Он тут же повалился бы на бок, если бы я не обнял его, сунув руку под спину. (Даже это мне трудно.) Другой рукой я держал перед ним холст прямо (почти так же трудно), так, чтобы у него была возможность рисовать. Но каждый раз, когда он делал попытку, я ослаблял руку, которой его поддерживал, и он, покачавшись, неминуемо валился на пол в собственную мерзость. Сначала в экскременты, затем в мочу, позже и в то и в другое. Он сделал только одну-две попытки, затем остановился. Он, кажется, предпочел просто лежать на спине, уставясь на меня, как на Бога. Низко наклонившись и глядя на него сверху вниз, я мог бы поклясться, что он молится. Но больше он не рисовал. Самое большее, что ему удалось, – несколько случайных мазков по холсту; и все. И что более важно, он прекратил попытки через сравнительно короткое время после того, как начал. Даже после передышки на целый час, которую я разрешил ему, он не пытался рисовать. Только тогда я понял, что с него хватит. Стараясь не перемазаться мочой и калом, я поднял его (да, я определенно стал слабее) и посадил в угол. И там он остался.

Интересно, о чем он думает?

Завтра утром, после того как этот грязный холст отправится в жерло мусорного мешка и он получит свою дозу питья, будет проведено настоящее испытание. Если он не станет после этого рисовать – я победил! Между тем всю половину дня и весь вечер он провел в раздумье.

Все, что мне теперь остается, – это сидеть и ждать вместе с ним.

Однако, если вы спросите меня, я скажу, что я его доконал.

Но он все еще может попытаться. Никогда нельзя быть уверенным. Только не с ним. Надо получше понаблюдать за ним сегодня до конца дня.

И когда он откроет глаза ночью, чтобы спать, я увижу, есть ли в них поражение.

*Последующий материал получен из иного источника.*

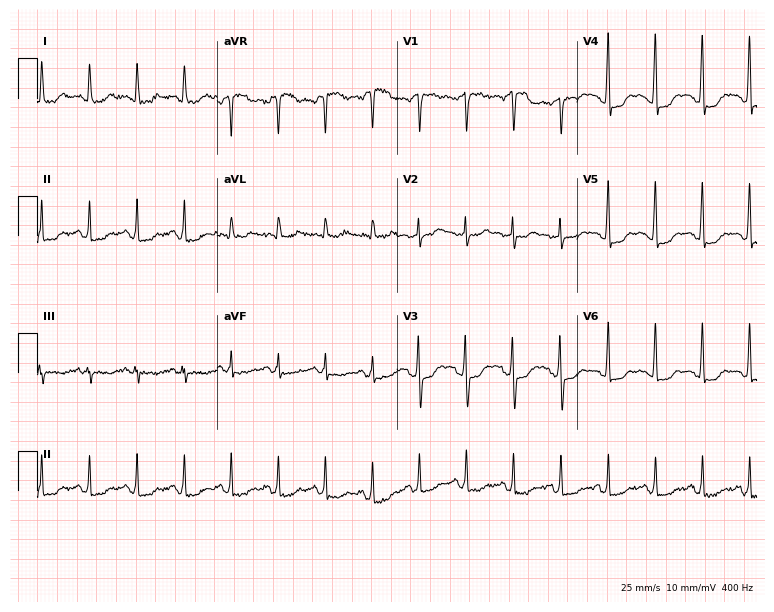
12-lead ECG from a 31-year-old woman (7.3-second recording at 400 Hz). No first-degree AV block, right bundle branch block, left bundle branch block, sinus bradycardia, atrial fibrillation or sinus tachycardia recorded for this tracing.
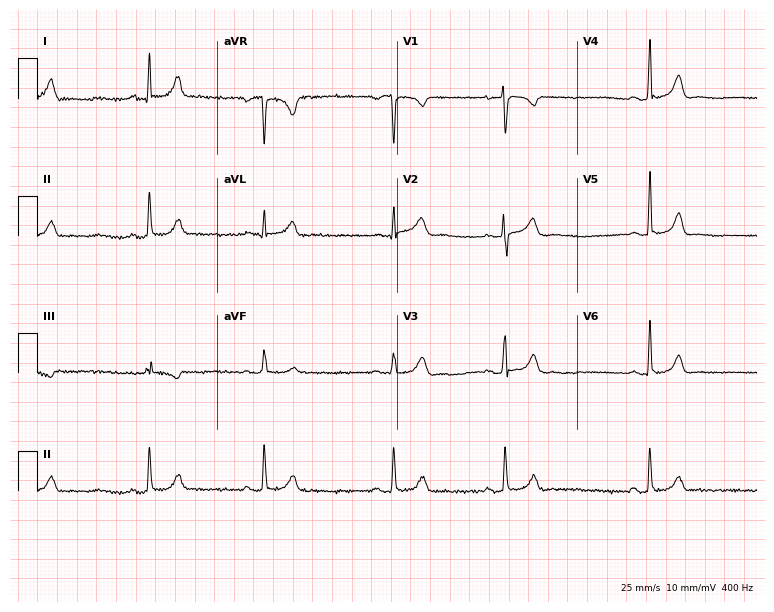
ECG (7.3-second recording at 400 Hz) — a 34-year-old female patient. Screened for six findings — first-degree AV block, right bundle branch block (RBBB), left bundle branch block (LBBB), sinus bradycardia, atrial fibrillation (AF), sinus tachycardia — none is recorded.

Он сидит в углу комнаты, рот у него слегка перекошен, спиной он опирается на две стены, образующие угол, пустые глаза смотрят вперед. Он не видит меня, он ничего не видит. Когда я провозку рукой перед ним, влево и вправо, вверх и вниз, его глаза по-прежнему не мигая смотрят вперед. И даже если он воспринимает что-то вроде голой стены или пустого пространства, это внедряется в его сознание непроизвольно. Напоминание о том, что когда-то было и чего никогда не будет больше. Он не скулит. Он не мурлыкает. Даже его мяукающие звуки прекратились. Он так печален. Непоправимо печален. Часто-часто, с регулярными интервалами, он бьется конической толовой в стену, и его вспученный живот трясется.

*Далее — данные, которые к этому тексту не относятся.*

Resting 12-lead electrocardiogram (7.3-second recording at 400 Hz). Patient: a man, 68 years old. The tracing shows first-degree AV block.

Интересно, о чем он думает?

Он не спит ночью, даже несмотря на то, что его глаза открыты. Молчаливые рыдания сотрясают его тело всю ночь, когда же наступает утро, они прекращаются. Кажется, что тело его успокаивается, затихает. На лице безмятежное выражение.

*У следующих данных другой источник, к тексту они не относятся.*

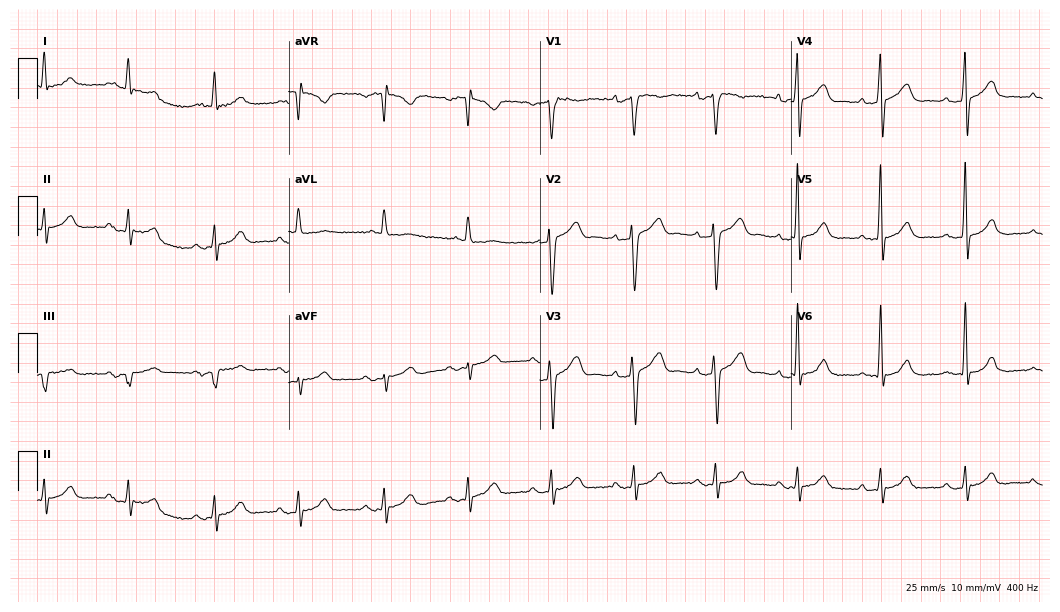
12-lead ECG from a male patient, 39 years old. Labelled as a normal ECG.

Интересно, к чему он готовится?

(Если он готов, то я нет. Мне необходимо спать, даже если он не спит.)

Я ошибался насчет него. Он не человек. Ни один человек не сможет рисовать так, как он. На поду безкресла и поддерживающих ремней, без моей поддерживающей руки; падая, опрокидываясь, мотаясь из стороны в сторону, как шарик, из которого выходит воздух, и все же как-то ухитряясь, таинственным образом ухитряясь держаться прямо в течение краткого мига, необходимого, чтобы сделать мазок на холсте, прежде чем снова свалиться под тяжестью собственного веса. И после того, как кончились остатки масляной краски, он рисует своей мочой, калом, пылью, грязью, гноем, остатками еды, кровью, искусав в кровь губы, всем, что дает ему цвет; всем, что позволяет ему рисовать; иногда даже смешивая все это на поду вместе, чтобы придать своей работе эффект густо наложенной краски. В течение четырех проклятых часов я наблюдаю красоту раскрывающуюся передо мной, красоту; каковая прежде не раскрывалась ни перед одним человеком. Такое НИКОГДА, не раскрывалось ни перед кем. Один мазок за раз. Один мимолетный мазок. Он напрягает все свои силы и способности, чтобы вызвать все, что осталось в нем, нанося каждый мазок так, как будто тот последний, сияя, ликуя с каждым мазком. Его триумф – это триумф человека, который знает, что в нем выражено лучшее. Который знает, что он живет, по-настоящему живет в этот момент. Какое имеет значение, что он умрет? Он живет, как немногие способны жить. О, чего бы я только не дал, чтобы жить так же. Хотя бы одно мгновение. Именно мгновение. Знай я мгновение, подобное этому, и вся моя жизнь сложилась бы иначе.